We manage to catch a glimpse of each of the three headliners including the brutal, hypnotic and utterly compelling riffs of Australian art-rockers My Disco. We were very excited by the prospect of Kim Gordon’s Body/Head project, a collaboration with noise artist Bill Nace, and the freeform, experimental feel of their music is certainly intriguing but also feels somehow anticlimactic at the end of a weekend of such joyous music - although this is probably due in part to the aforementioned overindulgence in rum.

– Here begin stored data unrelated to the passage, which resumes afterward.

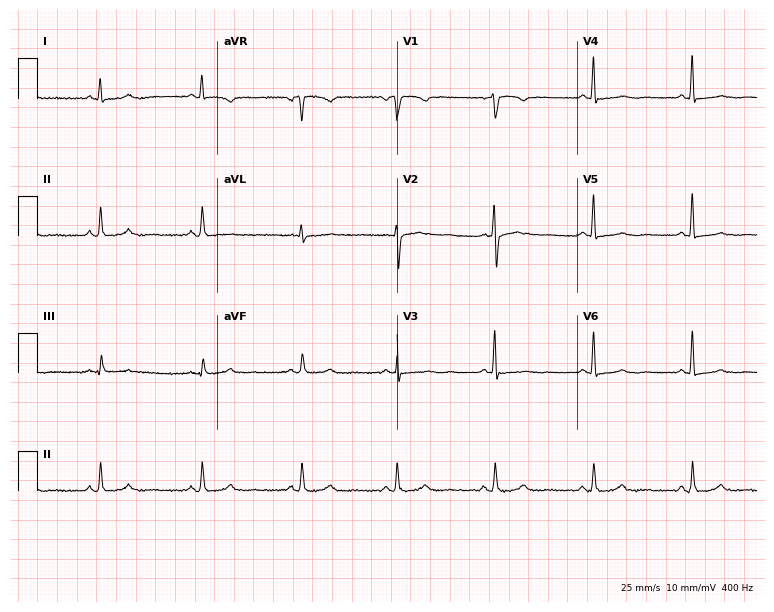
12-lead ECG from a female, 39 years old (7.3-second recording at 400 Hz). Recorded interpretation: within normal limits.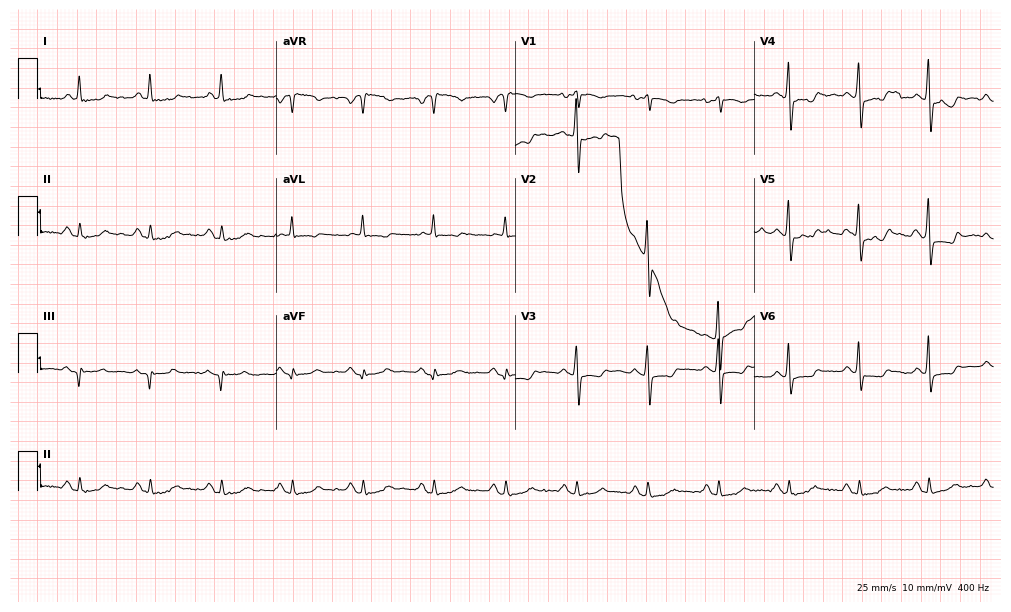
12-lead ECG from a woman, 73 years old (9.7-second recording at 400 Hz). No first-degree AV block, right bundle branch block, left bundle branch block, sinus bradycardia, atrial fibrillation or sinus tachycardia recorded for this tracing.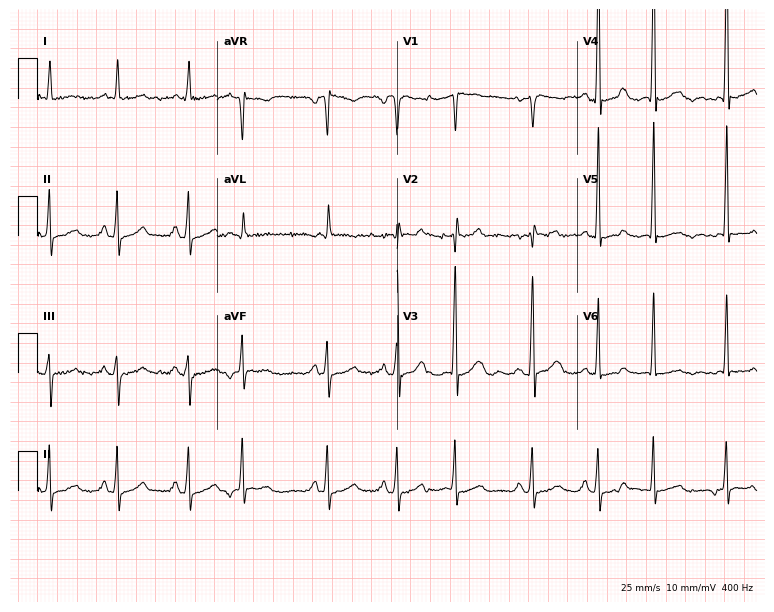
Electrocardiogram, a 43-year-old male patient. Of the six screened findings (first-degree AV block, right bundle branch block, left bundle branch block, sinus bradycardia, atrial fibrillation, sinus tachycardia), none is recorded.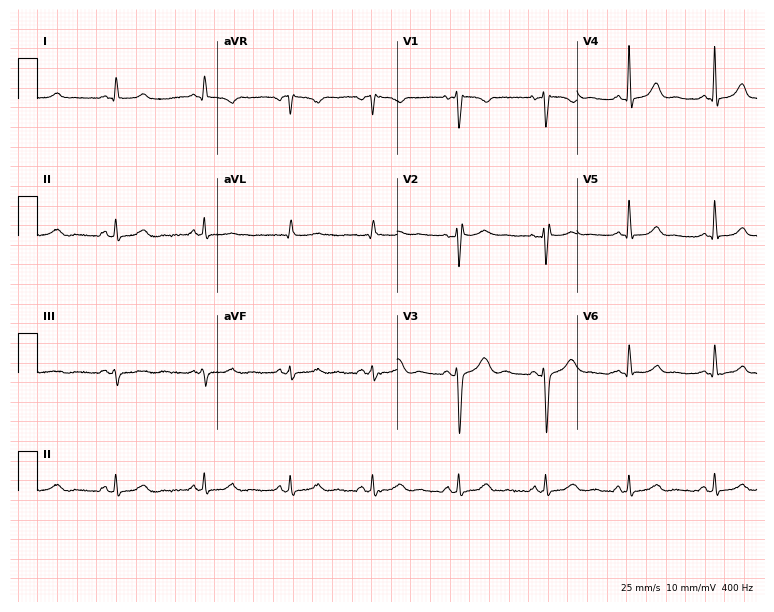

Hitting a more celebratory note is the special headlining performance of the Oxbow Orchestra, a full orchestra (many of the musicians are from the Birmingham region) accompanying the San Francisco avant-jazz-rockers as they perform a selection of their works.

At the end of the evening, over in the ‘quiet’ seated tent near the food stalls, someone whips out a bongo and the tent is suddenly full of euphoric punters using their plastic pint pots as percussion instruments to bang and rattle on the tables and scaffolding, producing an improvised, cacophonous, deafening, tribal racket – the perfect end to what has been a perfect weekend.
Capsule and the rest of the team, along with the volunteers who help facilitate the day-to-day running of the festival, must be congratulated on a triumphant Supersonic, and for ten remarkable years of musical adventures. There are hints that next year’s festival could see a new format, and possibly a different venue, but whatever shape Supersonic takes we are confident it will remain the very best place to discover and celebrate pioneering experimental music.